Performance issue on DB

Question

Performance issue on DB

bala2

SSCertifiable

Points: 5547
More actions
July 15, 2013 at 7:52 am

#275270

Hi,
We have a sql 2005 prod server,where one of the DB became very slow past 5 days.
i have observer that blocking happening @ regular intervials from past 3 days.
and also i have checked fragmentation and some the non cluster indexs and heap ,avg_fragmentation_in_percent
is having more than 40% .
Can you please help us hw to troubleshoot this issue.
Many THanks.

Viewing 6 posts - 1 through 6 (of 6 total)

You must be logged in to reply to this topic.

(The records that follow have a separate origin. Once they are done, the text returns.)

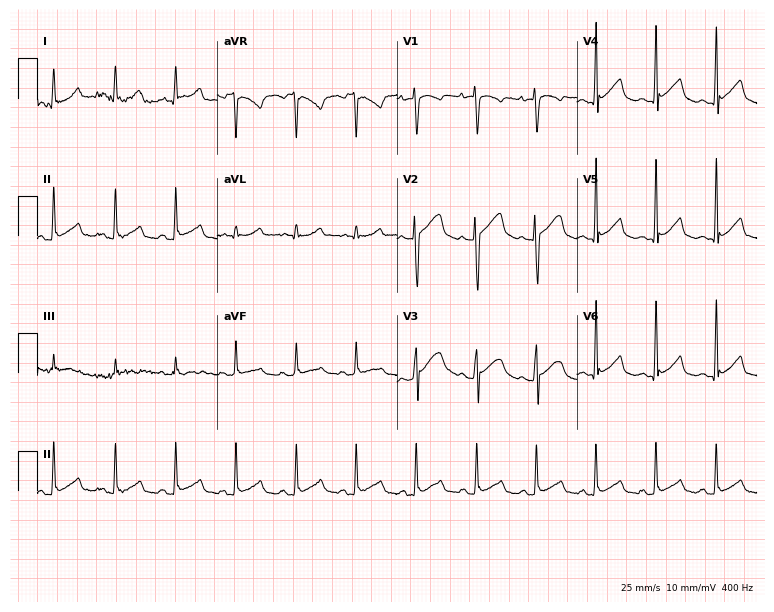
Standard 12-lead ECG recorded from an 18-year-old female patient. None of these six findings is recorded: first-degree AV block, right bundle branch block, left bundle branch block, sinus bradycardia, atrial fibrillation, sinus tachycardia.
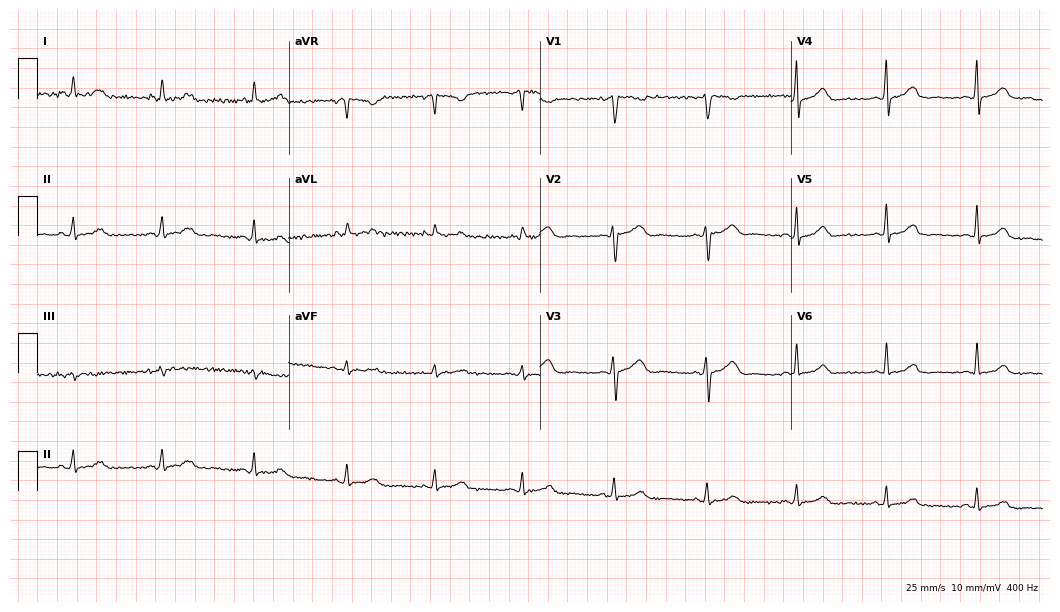
12-lead ECG (10.2-second recording at 400 Hz) from a female, 33 years old. Screened for six findings — first-degree AV block, right bundle branch block (RBBB), left bundle branch block (LBBB), sinus bradycardia, atrial fibrillation (AF), sinus tachycardia — none is recorded. Only these six findings were labelled.
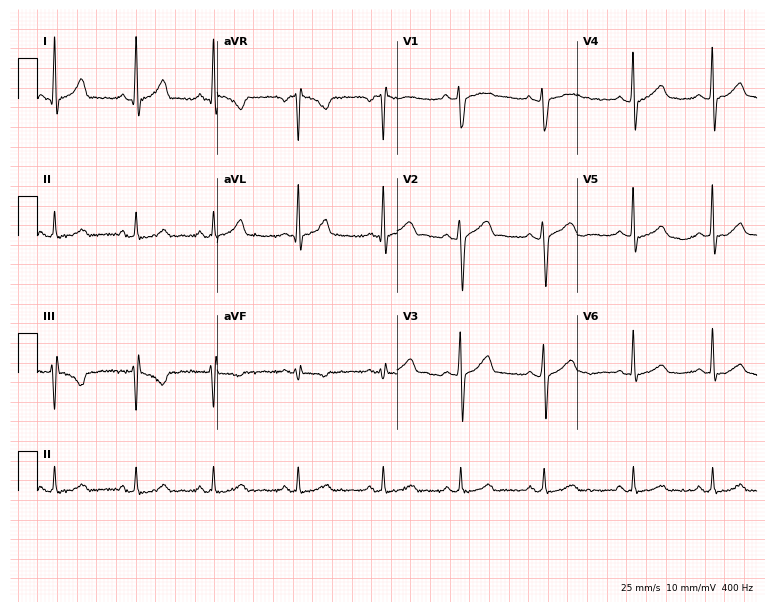
12-lead ECG from a 25-year-old male (7.3-second recording at 400 Hz). Recorded interpretation: within normal limits.
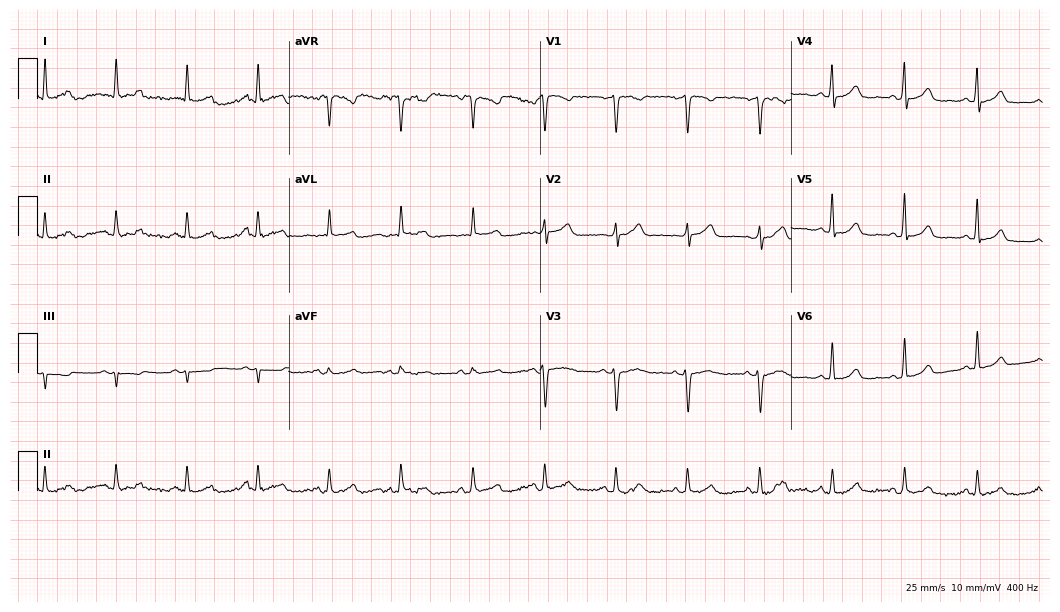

Login to reply

arnipetursson SSCertifiable Points: 6557 More actions · Answer 1

The source of the problem could be on the SQL server side ( bad queries, stale statistics or fragmented indexes, unexpected data growth, etc.)

or on the OS/hardware side (disk/IO issues, power saving features were turned on on your server, etc.)

Do you do regular index and statistics maintenance?

During periods of slowness and blocking is CPU maxed out or do you have disk queue build up or both?

Are you seeing unusual growth in databases (user or tempdb, data or log files)?

RTaylor2208 SSChampion Points: 13298 More actions · Answer 2

Performance issues can be caused by so many factors from hardware issues, inefficient code, out of date statistics, bad execution plans the list could go on and on.

You need to start with the basics:

1. Using performance monitor create a counter log to capture key hardware metrics, such as CPU utlisation, reads, writes, processor queue length, disk queue lengths etc.

For example:

Memory Counters

i.Memory Available Mbytes, at least 200MB should be free.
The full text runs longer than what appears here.